I do a lot of reading on medium, but sometimes don't feel that the article answers all my questions and/or can't find highly related articles to the one I am reading. This led me to want to develop a website that can simply take the url for an article on medium, and generate high level analytics for it.
What it does
This project takes in the url for an article on medium, and returns n highly related medium articles. Furthermore, it finds additional high level insights and analytics. It is able to find the n most important sentences, and named entities, and their frequencies. Additionally, it extracts the attention output of the model's embeddings, and uses it to generate visuals on word relationships within the article.
How we built it
I was able to build this project using state of the art nlp methods such as transformers, as well as older techniques, like NER with spacy, and nltk. To gain strong results with the transformer, I pretrained the model on only my dataset text, so it could achieve maximum performance.
Challenges we ran into
There were several challenges I ran into in the creation of this project. For one, using an out of the box model from huggingface led to subpar performance due to it's lack of understanding for article specific text. Pretraining the model on my own datasets text allowed it to achieve better performance. Other challenges I faced dealt with flask as I still have limited experience with it. However, with the help of tutorials, and articles, I was able to better understand it.

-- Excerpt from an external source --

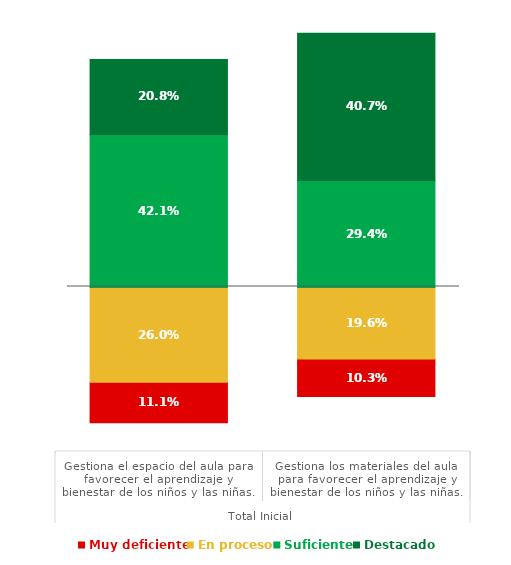
| Category | Series 0 | Muy deficiente | En proceso | Suficiente | Destacado | Series 5 |
|---|---|---|---|---|---|---|
| 0 | 0.079 | 0.111 | 0.26 | 0.421 | 0.208 | 0.221 |
| 1 | 0.151 | 0.103 | 0.196 | 0.294 | 0.407 | 0.149 |

Accomplishments that we're proud of
I am extremely happy that I was able to build a website with multiple pages, and greater dynamic interaction.
What we learned
I am extremely happy that I was able to learn more about flask, and also improve my understanding of transformer visualization.
What's next for In-Depth Article Analysis And Recommendations
I hope to add a database for the articles so that it can contain newly created articles. I am currently only using a pre-existing dataset. I also hope to continue improving the overall design and interface of the website.